In this Markdown file, we provide:
- [How to Use NAS-Bench-201](#how-to-use-nas-bench-201)
For the following two things, please use [AutoDL-Projects](https://github.com/D-X-Y/AutoDL-Projects):
- [Instruction to re-generate NAS-Bench-201](#instruction-to-re-generate-nas-bench-201)
- [10 NAS algorithms evaluated in our paper](#to-reproduce-10-baseline-nas-algorithms-in-nas-bench-201)
Note: please use `PyTorch >= 1.2.0` and `Python >= 3.6.0`.
You can simply type `pip install nas-bench-201` to install our api.

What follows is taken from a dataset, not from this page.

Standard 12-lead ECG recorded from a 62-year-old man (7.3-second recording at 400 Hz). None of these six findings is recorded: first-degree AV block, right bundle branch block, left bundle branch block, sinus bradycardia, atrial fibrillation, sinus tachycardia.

Please see source codes of `nas-bench-201` module in [this repo](https://github.com/D-X-Y/NAS-Bench-201).
**If you have any questions or issues, please post it at [here](https://github.com/D-X-Y/AutoDL-Projects/issues) or email me.**
### Preparation and Download
[deprecated] The **old** benchmark file of NAS-Bench-201 can be downloaded from [Google Drive](https://drive.google.com/file/d/1SKW0Cu0u8-gb18zDpaAGi0f74UdXeGKs/view?usp=sharing) or [Baidu-Wangpan (code:6u5d)](https://pan.baidu.com/s/1CiaNH6C12zuZf7q-Ilm09w).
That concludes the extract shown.